=== DATA EXCERPT ===

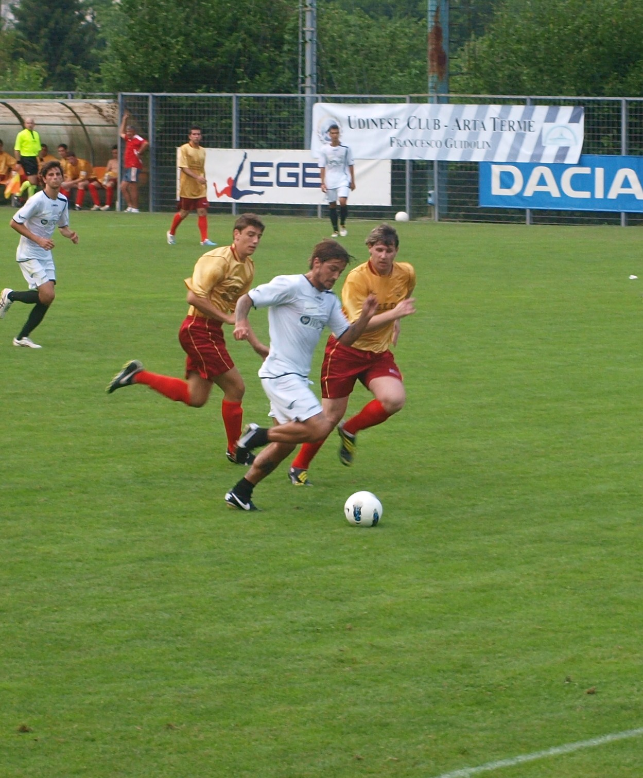 Surraco in azione con l'Udinese
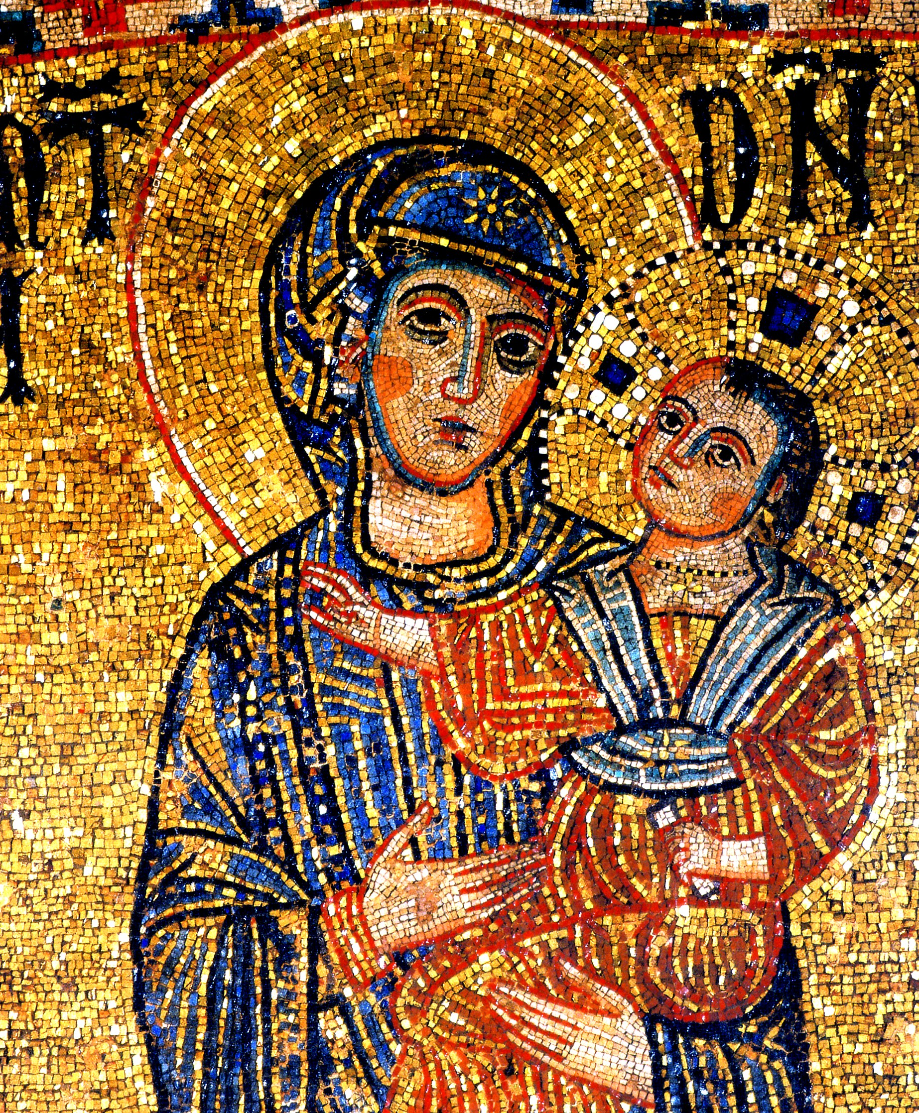 RÓMA, S. PAOLO FUORI LE MURA: Mozaik ikon-részlet a XIII. századból Foto: Kiss T. 2005.04.10.(Kit36) Eredeti: CHINON CS-4/50-200 zoom/FUJI Superia 400+flash. Szerk.: CANOSCAN F-500 (dig.+kivágás)
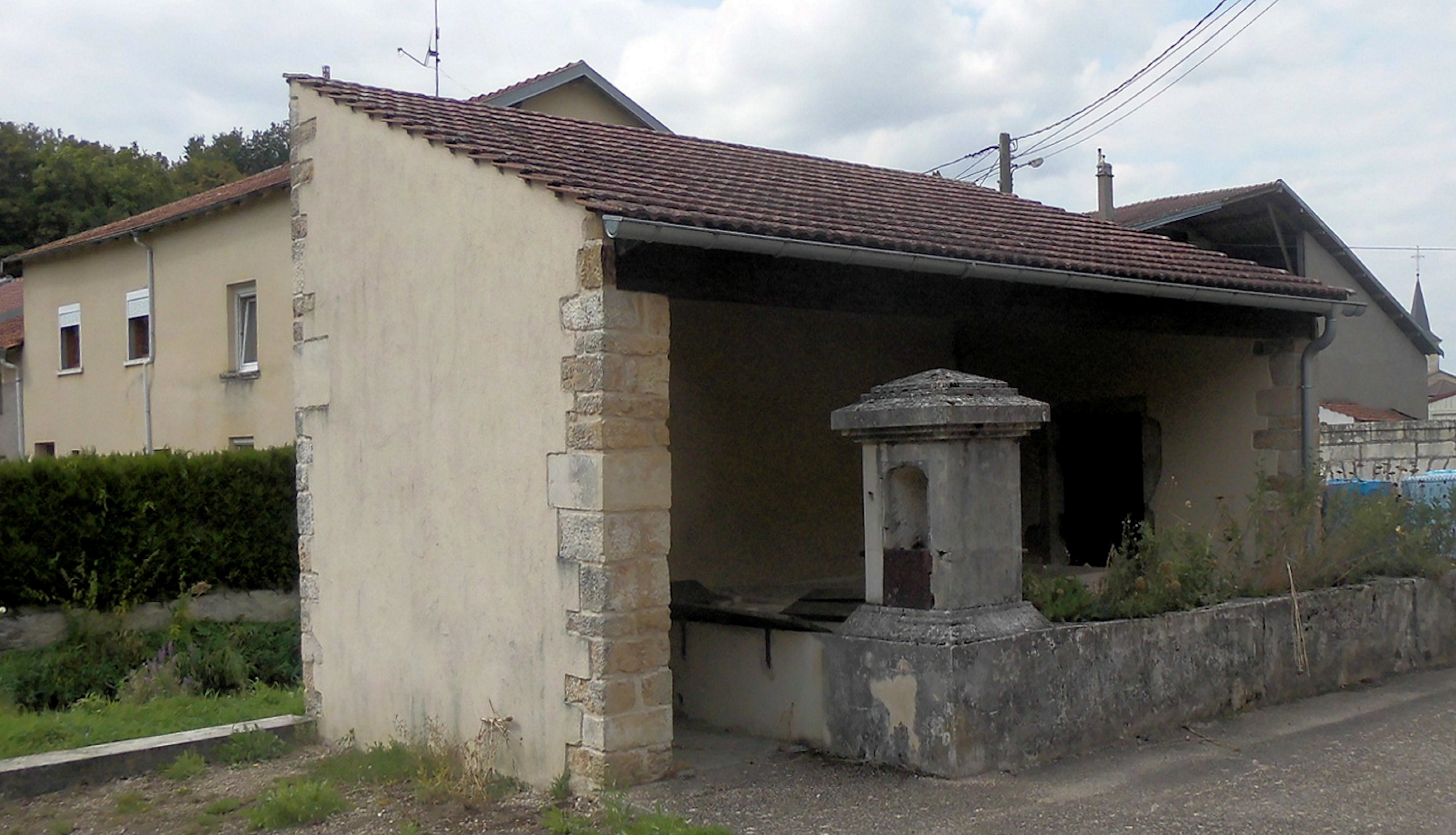 L'ancien javoir de Gémonville

===

-- EXERCISE PROMPT --
Give back all of the material exactly, though without the images it contains.

-- ANSWER BOX --
 Surraco in azione con l'Udinese
 RÓMA, S. PAOLO FUORI LE MURA: Mozaik ikon-részlet a XIII. századból Foto: Kiss T. 2005.04.10.(Kit36) Eredeti: CHINON CS-4/50-200 zoom/FUJI Superia 400+flash. Szerk.: CANOSCAN F-500 (dig.+kivágás)
 L'ancien javoir de Gémonville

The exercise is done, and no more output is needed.